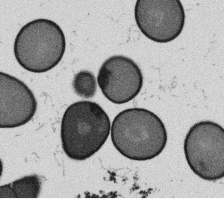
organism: B. subtilis
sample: Bacterial spore
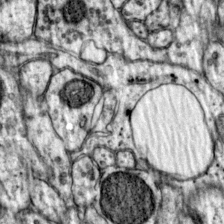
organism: Mouse
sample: Primary visual cortex
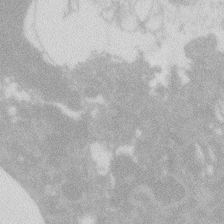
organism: Zebrafish
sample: Macrophage
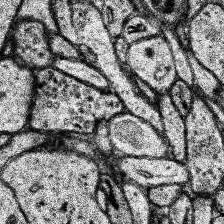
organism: Human
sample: Temporal Lobe
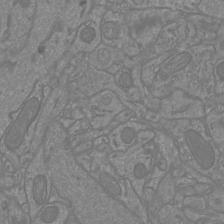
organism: Mouse
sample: Cortical neurons
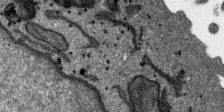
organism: Human
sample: Lung epithelial cells, uninfected (mock) control
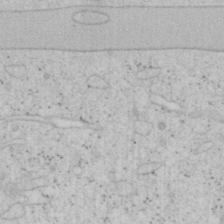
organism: Human
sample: HeLa cells
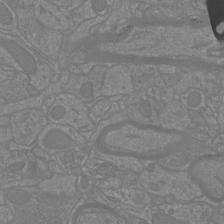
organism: Mouse
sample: Cortical neurons
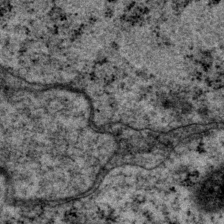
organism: P. pacificus
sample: Pharynx
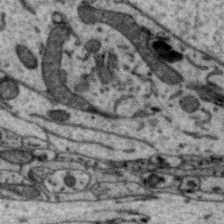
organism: Zebra finch
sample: Brain
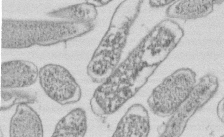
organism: E. coli
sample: Bacterial nucleoid
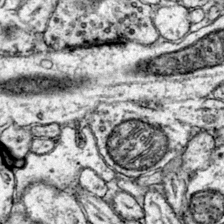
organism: Mouse
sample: Primary visual cortex
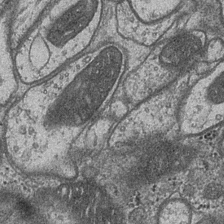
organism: Drosophila
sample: Optic medulla
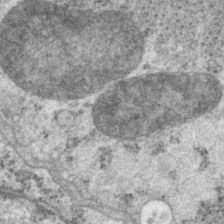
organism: P. pacificus
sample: Pharynx
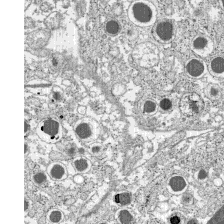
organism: C57BL Mouse
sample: Pancreatic islet
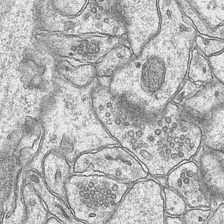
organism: Mouse
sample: CA1 Hippocampus
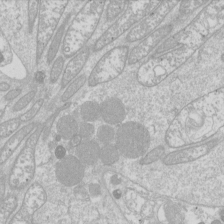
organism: Drosophila
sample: Cell division; meiosis; drosophila spermatocytes
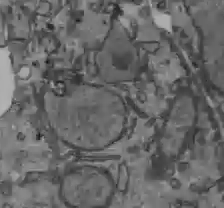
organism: C57BL Mouse
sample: Liver
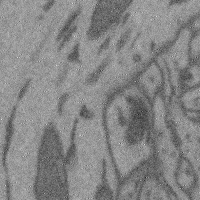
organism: Mouse
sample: Cerebral cortex
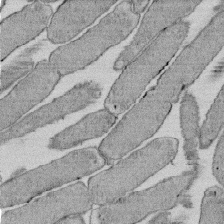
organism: E. coli
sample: Bacterial nucleoid
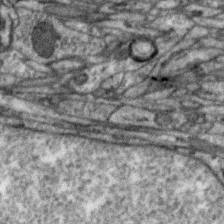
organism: Zebra finch
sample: Brain
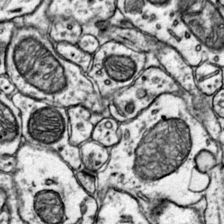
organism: Mouse
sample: Primary visual cortex
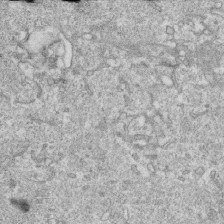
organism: Mouse
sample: Activated OT-1 CD8+ T cells
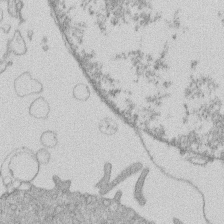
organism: Human
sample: Macrophage cells
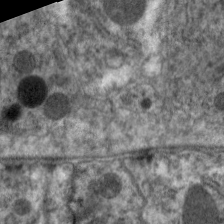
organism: C. elegans
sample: Pharynx
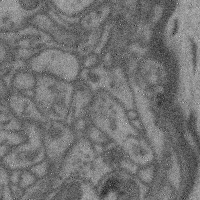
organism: Mouse
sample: Cerebral cortex
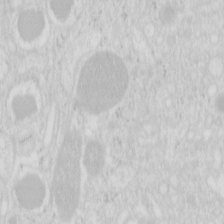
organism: Mouse
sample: Pancreas
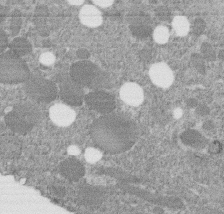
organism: C. elegans
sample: C. elegans embryo early stage
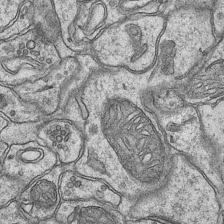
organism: Mouse
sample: CA1 Hippocampus
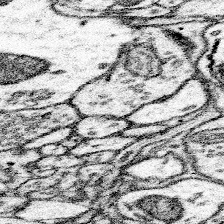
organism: Mouse
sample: Somatosensory cortex neuropil
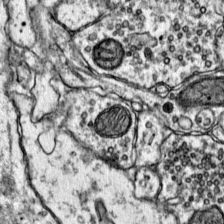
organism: Mouse
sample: Primary visual cortex
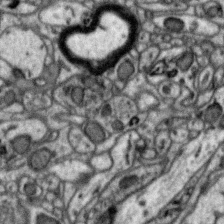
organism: Zebra finch
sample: Brain
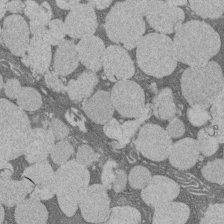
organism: Rat
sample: Salivary granule
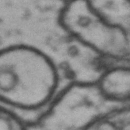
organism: Drosophila
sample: Brain
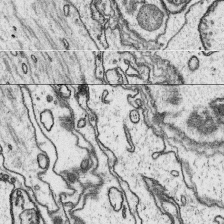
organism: Platynereis dumerilii
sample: Parapodia
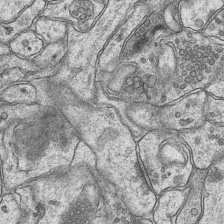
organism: Mouse
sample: CA1 Hippocampus
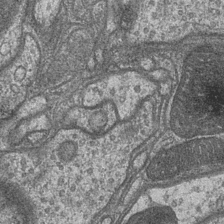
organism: Drosophila
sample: Optic medulla
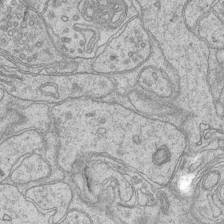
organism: Mouse
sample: CA1 Hippocampus
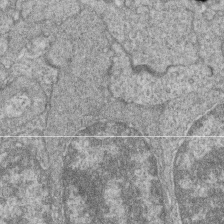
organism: Zebrafish
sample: Cilia; retinal pigment epithelium
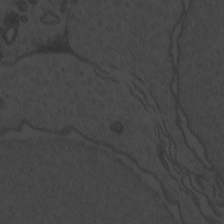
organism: Zebrafish
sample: Macrophage infected with Toxoplasma gondii
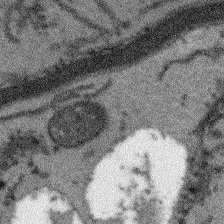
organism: Arabidopsis thaliana
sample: Root tip
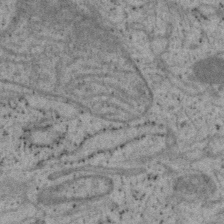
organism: Human
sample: HeLa cells
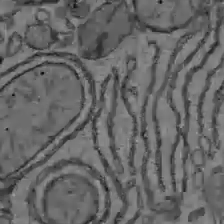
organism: C57BL Mouse
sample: Liver
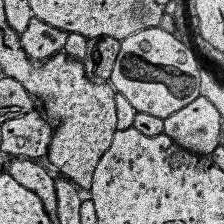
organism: Human
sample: Temporal Lobe
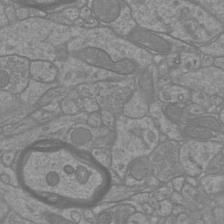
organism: Mouse
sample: Cortical neurons
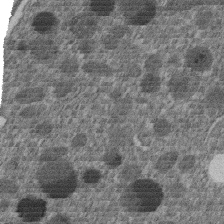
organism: C. elegans
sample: C. elegans embryo early stage
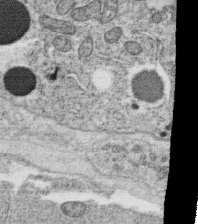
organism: C. elegans
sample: C. elegans oocyte; sperm cells
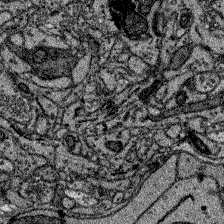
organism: Zebrafish
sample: Larval olfactory bulb

■ What is being asked
Each entry above is to be written out exactly. The pictures stay out.

■ Result below
organism: B. subtilis
sample: Bacterial spore
organism: Mouse
sample: Primary visual cortex
organism: Zebrafish
sample: Macrophage
organism: Human
sample: Temporal Lobe
organism: Mouse
sample: Cortical neurons
organism: Human
sample: Lung epithelial cells, uninfected (mock) control
organism: Human
sample: HeLa cells
organism: Mouse
sample: Cortical neurons
organism: P. pacificus
sample: Pharynx
organism: Zebra finch
sample: Brain
organism: E. coli
sample: Bacterial nucleoid
organism: Mouse
sample: Primary visual cortex
organism: Drosophila
sample: Optic medulla
organism: P. pacificus
sample: Pharynx
organism: C57BL Mouse
sample: Pancreatic islet
organism: Mouse
sample: CA1 Hippocampus
organism: Drosophila
sample: Cell division; meiosis; drosophila spermatocytes
organism: C57BL Mouse
sample: Liver
organism: Mouse
sample: Cerebral cortex
organism: E. coli
sample: Bacterial nucleoid
organism: Zebra finch
sample: Brain
organism: Mouse
sample: Primary visual cortex
organism: Mouse
sample: Activated OT-1 CD8+ T cells
organism: Human
sample: Macrophage cells
organism: C. elegans
sample: Pharynx
organism: Mouse
sample: Cerebral cortex
organism: Mouse
sample: Pancreas
organism: C. elegans
sample: C. elegans embryo early stage
organism: Mouse
sample: CA1 Hippocampus
organism: Mouse
sample: Somatosensory cortex neuropil
organism: Mouse
sample: Primary visual cortex
organism: Zebra finch
sample: Brain
organism: Rat
sample: Salivary granule
organism: Drosophila
sample: Brain
organism: Platynereis dumerilii
sample: Parapodia
organism: Mouse
sample: CA1 Hippocampus
organism: Drosophila
sample: Optic medulla
organism: Mouse
sample: CA1 Hippocampus
organism: Zebrafish
sample: Cilia; retinal pigment epithelium
organism: Zebrafish
sample: Macrophage infected with Toxoplasma gondii
organism: Arabidopsis thaliana
sample: Root tip
organism: Human
sample: HeLa cells
organism: C57BL Mouse
sample: Liver
organism: Human
sample: Temporal Lobe
organism: Mouse
sample: Cortical neurons
organism: C. elegans
sample: C. elegans embryo early stage
organism: C. elegans
sample: C. elegans oocyte; sperm cells
organism: Zebrafish
sample: Larval olfactory bulb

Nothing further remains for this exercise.